Alle drei verwandelten sicher, schraubten das Ergebnis auf 4:0 und bauten nebenbei ihre Rekordserie der verwandelten Strafstöße auf drei Dutzend aus. „Das war schon außergewöhnlich“, kommentierte Schiedsrichter Felix Zwayer die Ansammlung von Arminia-Fouls im Strafraum. „Aber ich muss sie ahnden. Ich kann ja nicht sagen, zwei Elfmeter reichen.“
Dass der Unparteiische sich nach der Partie den Fragen der Medienvertreter stellte, hatte freilich nichts mit diesem Thema zu tun, zumal alle drei Vergehen klar waren und keine Diskussionen nach sich zogen. Anlass für Zwayers Pressegespräch war vielmehr eine Szene aus der 15. Minute, in der Arminia-Schlussmann Stefan Ortega einen Niakhaté-Kopfball auf der Linie zu fassen bekam. Kaum aber hatte er abgeschlagen, pfiff der Referee und zeigte auf den Anstoßpunkt. Niakhaté riss die Arme hoch und rannte jubelnd zur Seitenlinie, seine Mitspieler und die Fans freuten sich ebenfalls.
„So ein Tor will niemand“
Doch wer parallel die Fernsehbilder sah, wusste, dass die Entscheidung nicht korrekt war. Tatsächlich handelte es sich um eine Fehlfunktion der Toruhr, die der Referee am Handgelenk trug. Die hatte sich nicht nur mit Verzögerung, sondern auch fälschlicherweise gemeldet. „Das ist bisher noch nicht vorgekommen, dass sie ein Tor angezeigt hat, ohne dass eines erzielt wurde“, sagte Zwayer später. Schon das verspätete Signal habe ihn stutzig gemacht, und nach seiner Wahrnehmung und der seines Assistenten sei der Ball auch nicht hinter der Linie gewesen – eine Einschätzung, die er in den Kölner Keller durchgab und die er bei der Überprüfung am Monitor bestätigt bekam. Den Treffer nahm er daher zurück.

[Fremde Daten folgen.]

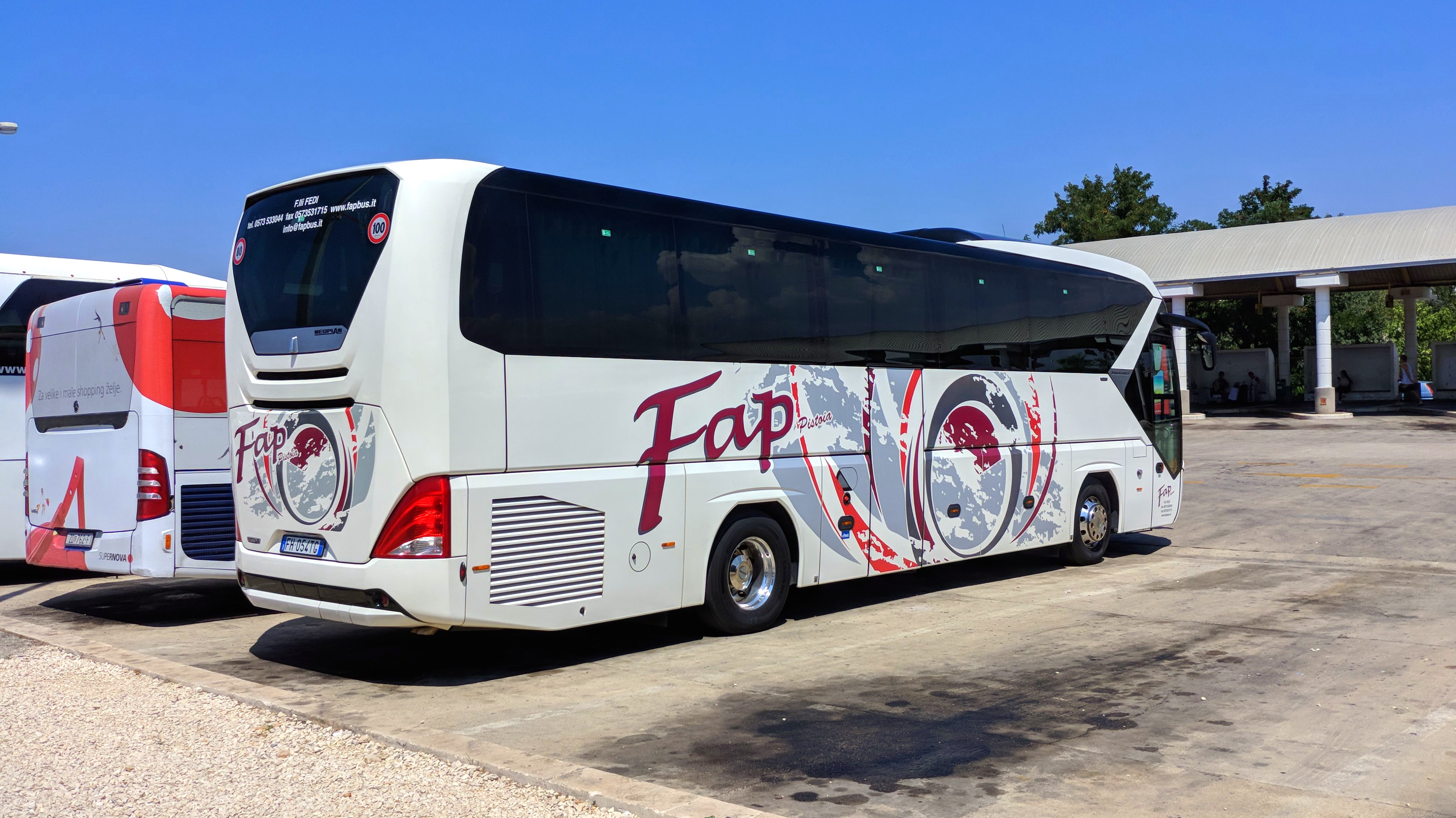 Ein Neoplan Tourliner der italienischen Fap Bus steht am Autobusni Kolodvor in Zadar, Kroatien neben einem Mercedes-Benz Citaro Facelift der Liburnija Zadar und einem Neoplan Starliner von Antonio Tours.
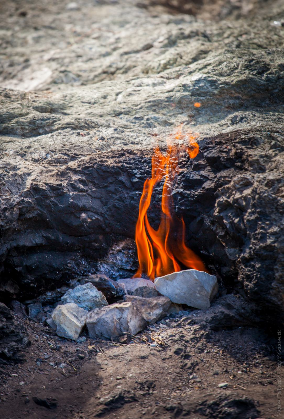 Огни Химеры, Турция
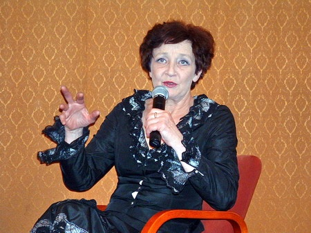 Ewa Dałkowska, Polish actress
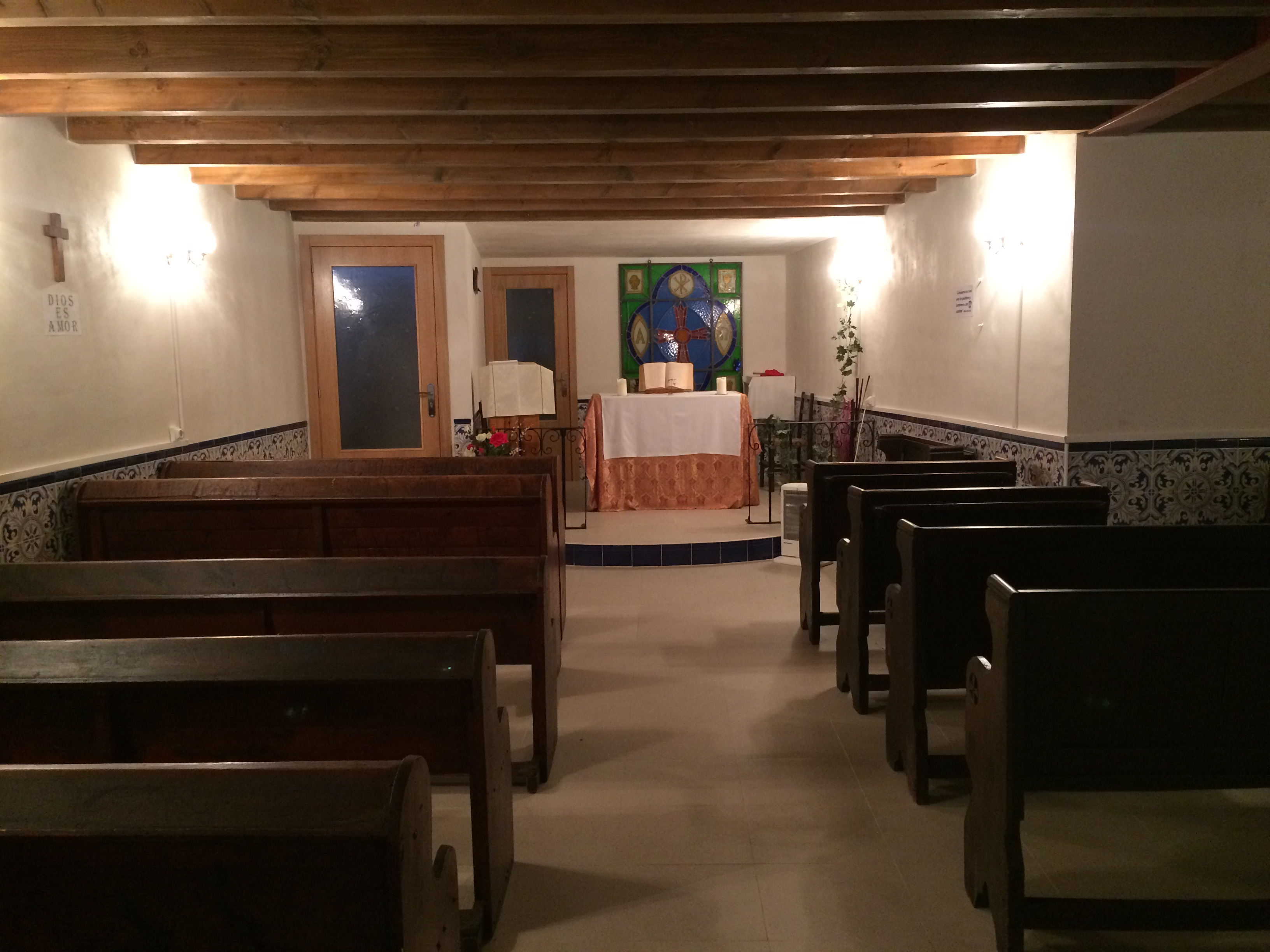 Interior de la Iglesia Anglicana del Santo Espíritu (Villaescusa, Zamora, 2018)
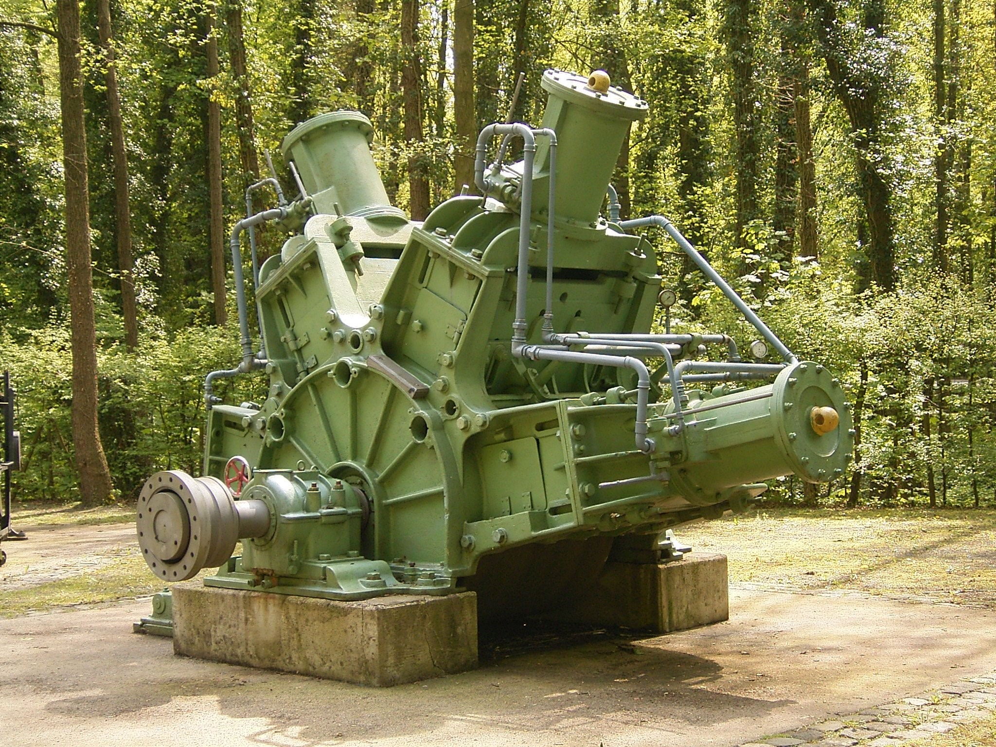 Holzschleifmaschine der Papiermühle Alte Dombach in Bergisch Gladbach
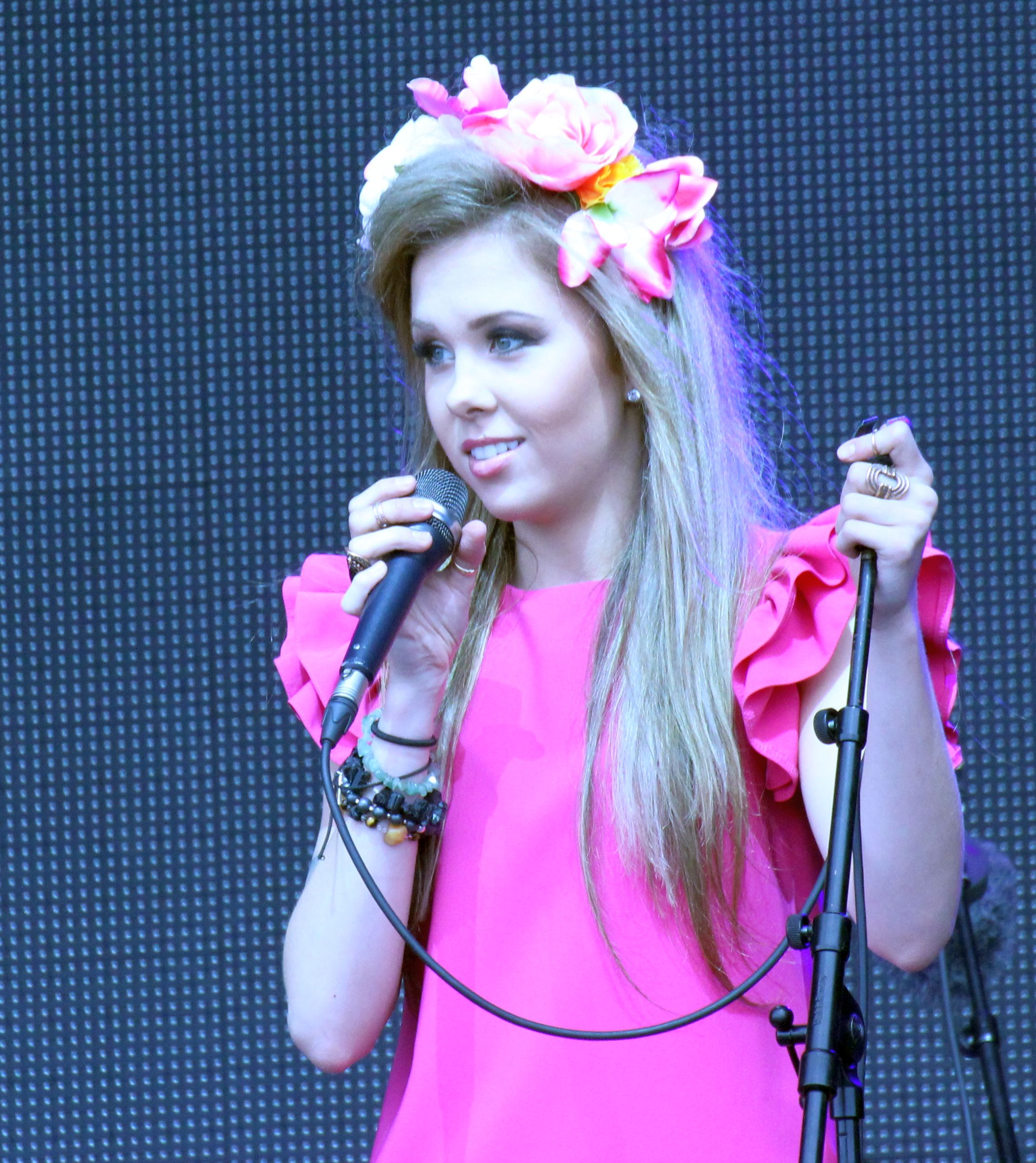 Grete Paia esinemas Tallinna Merepäevadel
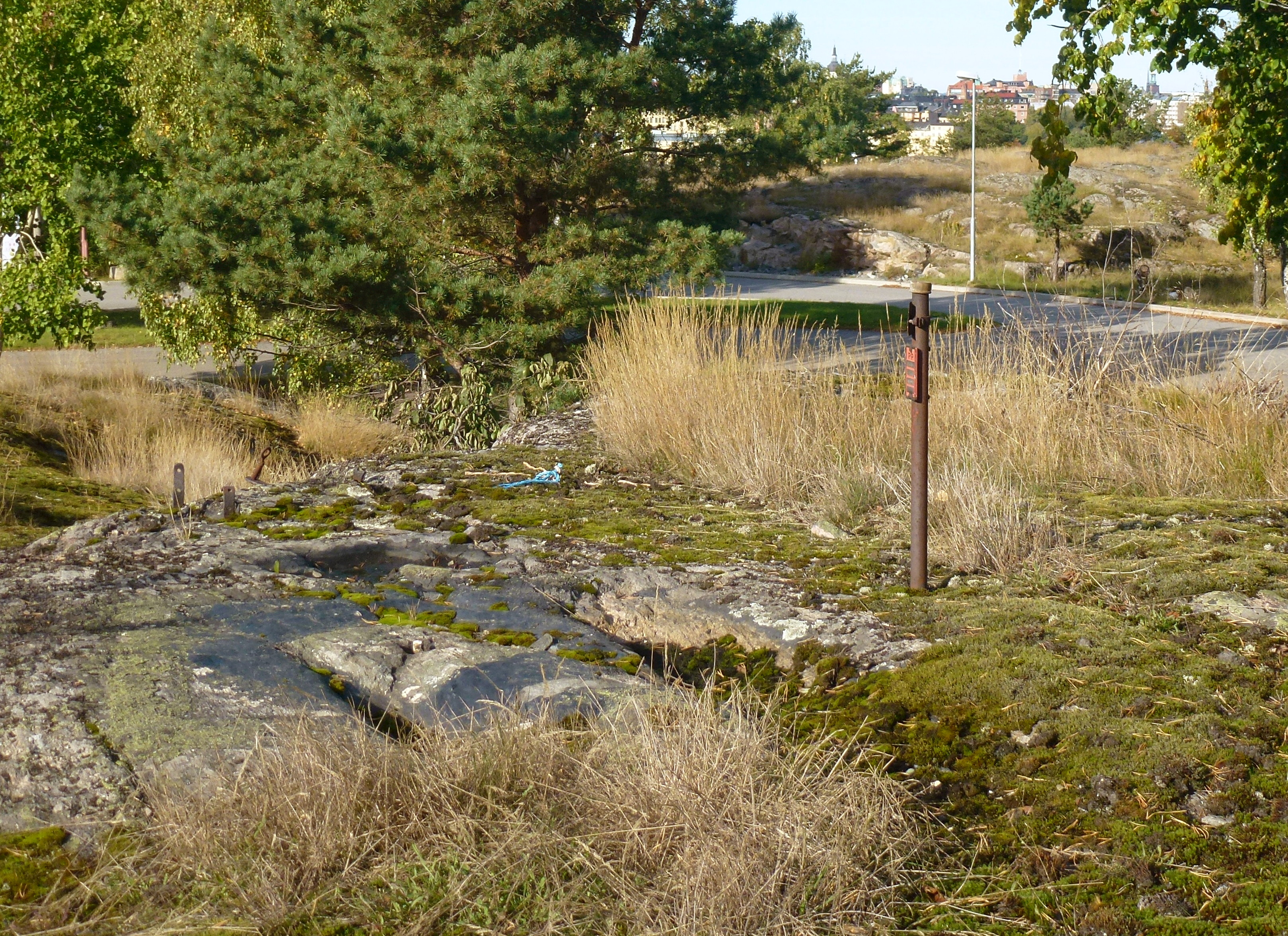 Henriksdalsberget: den högsta punkten inom Stockholms innerstad, 57 meter över havet.
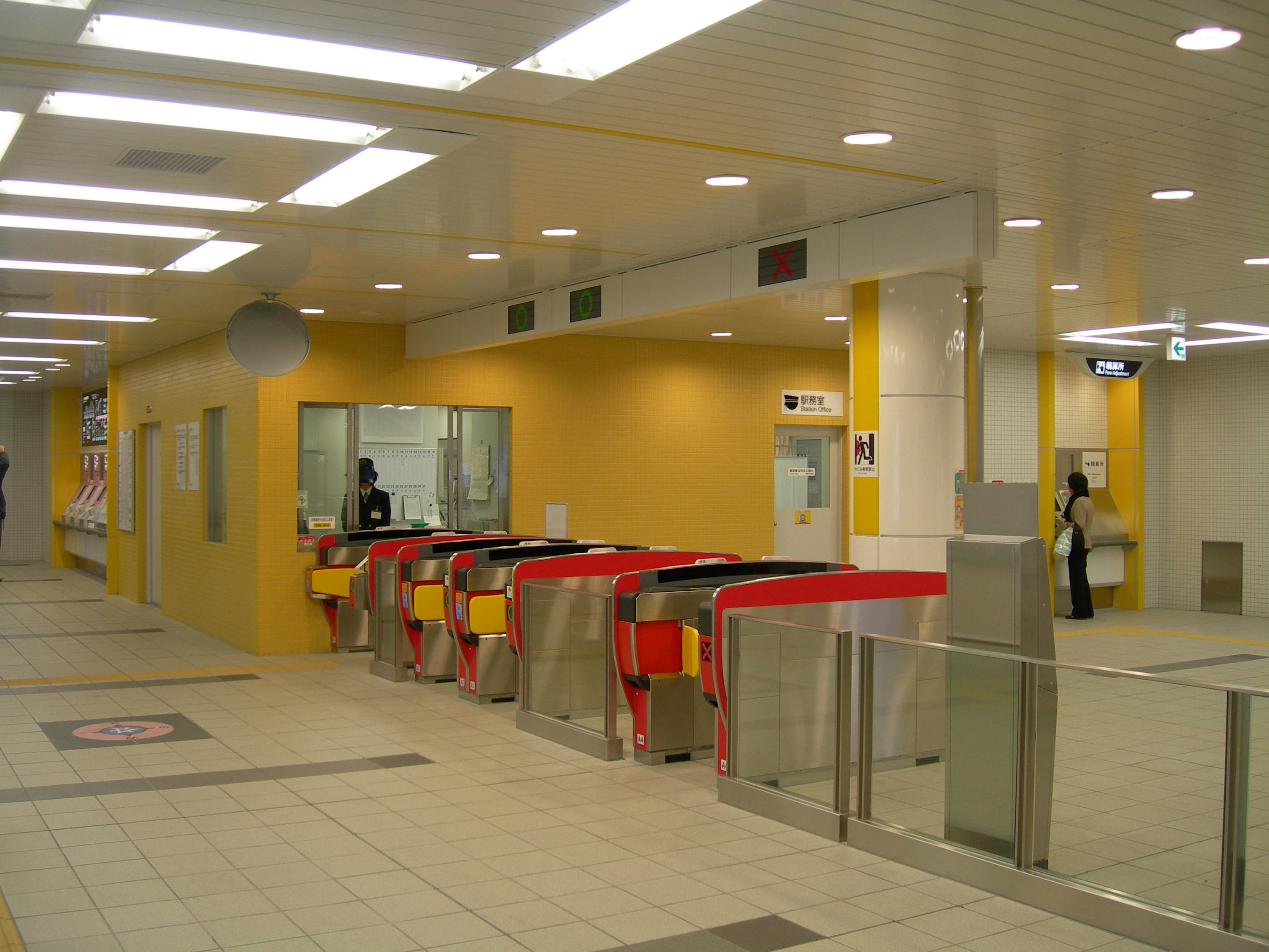 京都市営地下鉄東西線西大路御池駅改札口
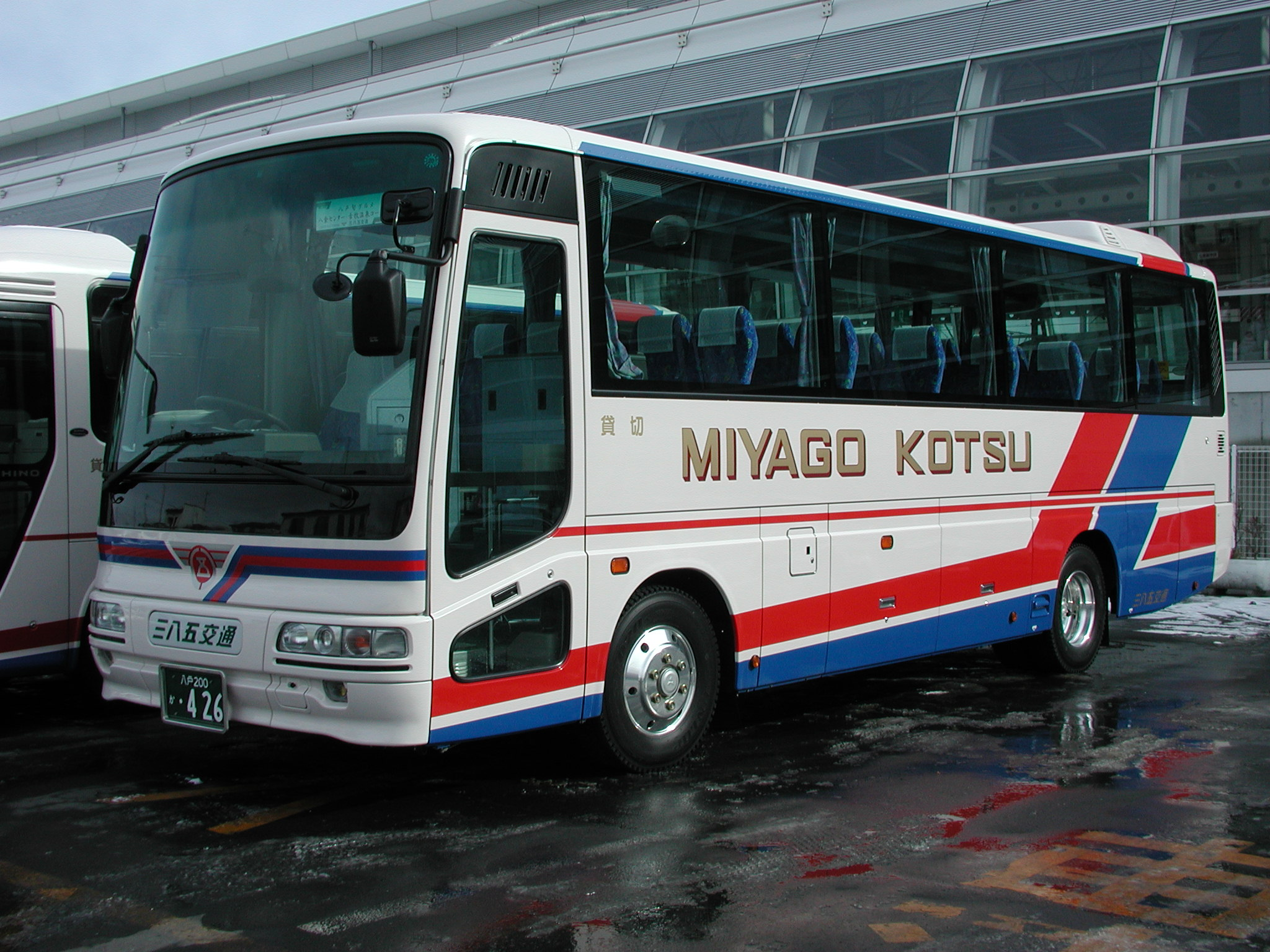 三八五交通（青森県ja:八戸市）：三菱ふそう・エアロミディMK（観光型） 八戸駅西口にて
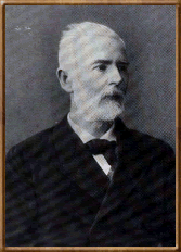 Nagy Iván (1824– 1898) az egyik legnagyobb hatású magyar genealógus, heraldikus, történész.
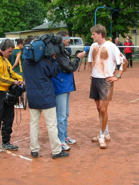 Interview mit dem Sieger beim International Masters 2002
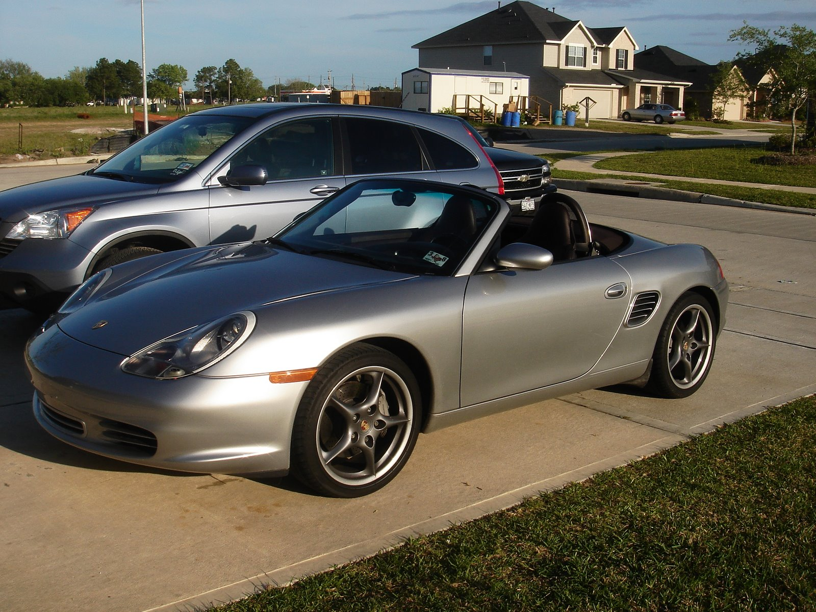 Photographer: Matthew Wolkenberg

„So ein Tor will niemand haben“, sagte Martin Schmidt, ein paar andere aber hätte nicht nur der Mainzer Sportdirektor gerne genommen. Denn seine Mannschaft begann zwar bemerkenswert effektiv, Burkhardt schloss den ersten Angriff nach nur 27 Sekunden mit dem 1:0 ab, und empfand dies sichtlich als Befreiung. Der siebte und bislang letzte Treffer des Stürmers lag dreieinhalb Monate zurück, „und es hat mich schon beschäftigt, in der Rückrunde noch ohne Tor zu sein“. Danach versäumten es die 05er jedoch, schon vor der Pause für klare Verhältnisse zu sorgen.
„Wir haben nach dem denkbar schlechten Start sehr lange gebraucht, um Zugang zum Spiel zu finden“, sagte Arminia-Trainer Frank Kramer. Das gelang seiner Mannschaft gegen Ende der ersten Halbzeit nur, weil die Mainzer aus der langen Bielefelder Anlaufzeit kein Kapital schlugen. Dominik Kohr köpfte aus elf Metern an die Latte, andere machten in aussichtsreichen Positionen einen Haken zu viel.
Und als sie aus dem Gefühl heraus, alles im Griff zu haben, die Zügel schleifen ließen, entgingen sie mit etwas Glück dem Ausgleich. „Wir haben in unseren Grundtugenden nachgelassen“, fasste Trainer Bo Svensson diese Minuten zusammen. „In 90 Minuten hat man immer mal Schwächephasen, und dann muss man besser gegensteuern als wir heute. Wir hatten Glück, dass wir nicht bestraft worden sind.“
Burkardt hätte dem Zittern drei Minuten nach dem Seitenwechsel ein Ende setzen können, donnerte den Ball aber aus kurzer Entfernung an die Unterseite der Latte, von wo er derart weit ins Feld zurücksprang, dass nicht mal die Torlinientechnik einen Treffer feststellen wollte. Auch wegen dieser Szene betonte Schmidt hinterher, die drei Strafstöße in der Statistik gäben den eigentlichen Spielverlauf nicht richtig wieder. „Das Spiel war besser. Das war eine Topleistung. Aber trotzdem brauchte es die Elfer, weil wir aus dem Spiel heraus zu viele Chancen liegenlassen haben.“
Der Freude der Fans tat dies keinen Abbruch. Sie hatte der Verein schon vor dem Anpfiff mit der Nachricht von Robin Zentners Vertragsverlängerung begeistert. Der 27 Jahre alte Torwart, seit 2006 am Bruchweg, hat bis Mitte 2025 unterschrieben. „Es fühlt sich einfach richtig an“, sagte er. Zur Feier des Tages blieb er zum neunten Mal in dieser Saison ohne Gegentor.